**INPUT MATERIAL**.
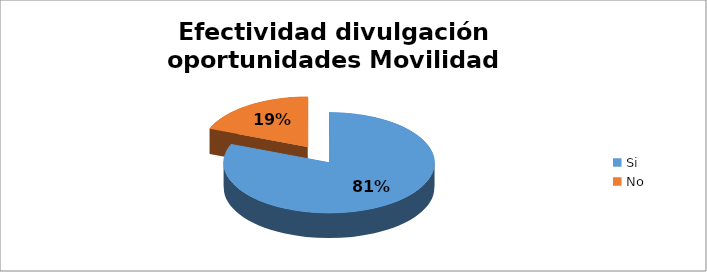
| Category | Porcentaje |
|---|---|
| Si | 0.81 |
| No | 0.19 |
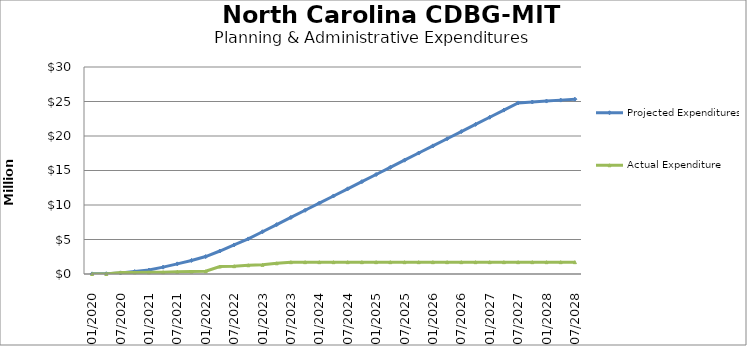
| Category | Projected Expenditures | Actual Expenditure |
|---|---|---|
| 01/2020 | 18934.446 | 0 |
| 04/2020 | 37847.561 | 0 |
| 07/2020 | 161413.244 | 222942.19 |
| 10/2020 | 353066.139 | 233141.15 |
| 01/2021 | 574980.018 | 240779.15 |
| 04/2021 | 993687.28 | 256066.95 |
| 07/2021 | 1469133.887 | 317236 |
| 10/2021 | 1967276.231 | 346652.92 |
| 01/2022 | 2525940.542 | 393251.51 |
| 04/2022 | 3331348.257 | 1084981.7 |
| 07/2022 | 4208625.807 | 1134493.7 |
| 10/2022 | 5085903.358 | 1265968.7 |
| 01/2023 | 6123018.358 | 1332367.7 |
| 04/2023 | 7160131.358 | 1551669.25 |
| 07/2023 | 8197244.358 | 1713080.4 |
| 10/2023 | 9234357.358 | 1715181.96 |
| 01/2024 | 10271470.358 | 1715181.96 |
| 04/2024 | 11308583.358 | 1715181.96 |
| 07/2024 | 12345696.358 | 1715181.96 |
| 10/2024 | 13382809.358 | 1715181.96 |
| 01/2025 | 14419922.358 | 1715181.96 |
| 04/2025 | 15457035.358 | 1715181.96 |
| 07/2025 | 16494148.358 | 1715181.96 |
| 10/2025 | 17531261.358 | 1715181.96 |
| 01/2026 | 18568374.358 | 1715181.96 |
| 04/2026 | 19605487.358 | 1715181.96 |
| 07/2026 | 20642600.358 | 1715181.96 |
| 10/2026 | 21679713.358 | 1715181.96 |
| 01/2027 | 22716826.358 | 1715181.96 |
| 04/2027 | 23753939.358 | 1715181.96 |
| 07/2027 | 24791052.358 | 1715181.96 |
| 10/2027 | 24927226.784 | 1715181.96 |
| 01/2028 | 25063401.21 | 1715181.96 |
| 04/2028 | 25199575.636 | 1715181.96 |
| 07/2028 | 25335750.061 | 1715181.96 |
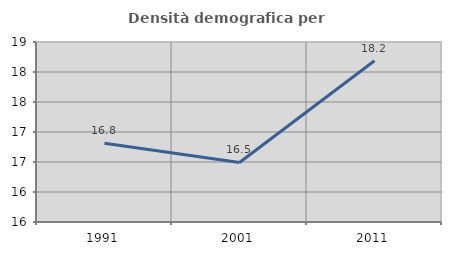
| Category | Densità demografica |
|---|---|
| 1991.0 | 16.813 |
| 2001.0 | 16.492 |
| 2011.0 | 18.186 |
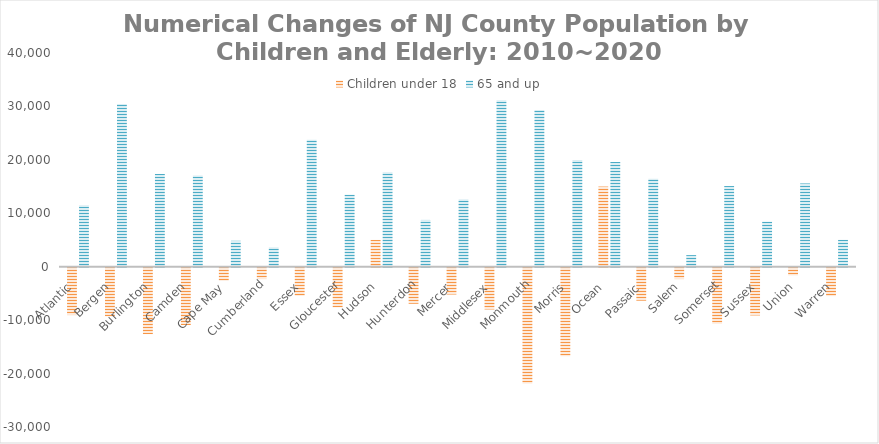
| Category | Children under 18 | 65 and up |
|---|---|---|
| Atlantic  | -8867 | 11502 |
| Bergen  | -9106 | 30448 |
| Burlington  | -12435 | 17340 |
| Camden  | -10718 | 17081 |
| Cape May  | -2441 | 4854 |
| Cumberland | -2123 | 3624 |
| Essex  | -5261 | 23770 |
| Gloucester | -7427 | 13478 |
| Hudson  | 5020 | 17689 |
| Hunterdon | -6750 | 8755 |
| Mercer  | -5016 | 12614 |
| Middlesex  | -7814 | 31136 |
| Monmouth | -21691 | 29354 |
| Morris  | -16584 | 19991 |
| Ocean  | 15005 | 19614 |
| Passaic  | -6173 | 16462 |
| Salem  | -2129 | 2171 |
| Somerset | -10480 | 15098 |
| Sussex  | -8932 | 8437 |
| Union  | -1438 | 15586 |
| Warren  | -5319 | 5031 |

**YOUR OBJECTIVE**.
Leave the pictures behind and repeat each entry exactly.

**SOLUTION**.
| Category | Porcentaje |
|---|---|
| Si | 0.81 |
| No | 0.19 |
| Category | Projected Expenditures | Actual Expenditure |
|---|---|---|
| 01/2020 | 18934.446 | 0 |
| 04/2020 | 37847.561 | 0 |
| 07/2020 | 161413.244 | 222942.19 |
| 10/2020 | 353066.139 | 233141.15 |
| 01/2021 | 574980.018 | 240779.15 |
| 04/2021 | 993687.28 | 256066.95 |
| 07/2021 | 1469133.887 | 317236 |
| 10/2021 | 1967276.231 | 346652.92 |
| 01/2022 | 2525940.542 | 393251.51 |
| 04/2022 | 3331348.257 | 1084981.7 |
| 07/2022 | 4208625.807 | 1134493.7 |
| 10/2022 | 5085903.358 | 1265968.7 |
| 01/2023 | 6123018.358 | 1332367.7 |
| 04/2023 | 7160131.358 | 1551669.25 |
| 07/2023 | 8197244.358 | 1713080.4 |
| 10/2023 | 9234357.358 | 1715181.96 |
| 01/2024 | 10271470.358 | 1715181.96 |
| 04/2024 | 11308583.358 | 1715181.96 |
| 07/2024 | 12345696.358 | 1715181.96 |
| 10/2024 | 13382809.358 | 1715181.96 |
| 01/2025 | 14419922.358 | 1715181.96 |
| 04/2025 | 15457035.358 | 1715181.96 |
| 07/2025 | 16494148.358 | 1715181.96 |
| 10/2025 | 17531261.358 | 1715181.96 |
| 01/2026 | 18568374.358 | 1715181.96 |
| 04/2026 | 19605487.358 | 1715181.96 |
| 07/2026 | 20642600.358 | 1715181.96 |
| 10/2026 | 21679713.358 | 1715181.96 |
| 01/2027 | 22716826.358 | 1715181.96 |
| 04/2027 | 23753939.358 | 1715181.96 |
| 07/2027 | 24791052.358 | 1715181.96 |
| 10/2027 | 24927226.784 | 1715181.96 |
| 01/2028 | 25063401.21 | 1715181.96 |
| 04/2028 | 25199575.636 | 1715181.96 |
| 07/2028 | 25335750.061 | 1715181.96 |
| Category | Densità demografica |
|---|---|
| 1991.0 | 16.813 |
| 2001.0 | 16.492 |
| 2011.0 | 18.186 |
| Category | Children under 18 | 65 and up |
|---|---|---|
| Atlantic  | -8867 | 11502 |
| Bergen  | -9106 | 30448 |
| Burlington  | -12435 | 17340 |
| Camden  | -10718 | 17081 |
| Cape May  | -2441 | 4854 |
| Cumberland | -2123 | 3624 |
| Essex  | -5261 | 23770 |
| Gloucester | -7427 | 13478 |
| Hudson  | 5020 | 17689 |
| Hunterdon | -6750 | 8755 |
| Mercer  | -5016 | 12614 |
| Middlesex  | -7814 | 31136 |
| Monmouth | -21691 | 29354 |
| Morris  | -16584 | 19991 |
| Ocean  | 15005 | 19614 |
| Passaic  | -6173 | 16462 |
| Salem  | -2129 | 2171 |
| Somerset | -10480 | 15098 |
| Sussex  | -8932 | 8437 |
| Union  | -1438 | 15586 |
| Warren  | -5319 | 5031 |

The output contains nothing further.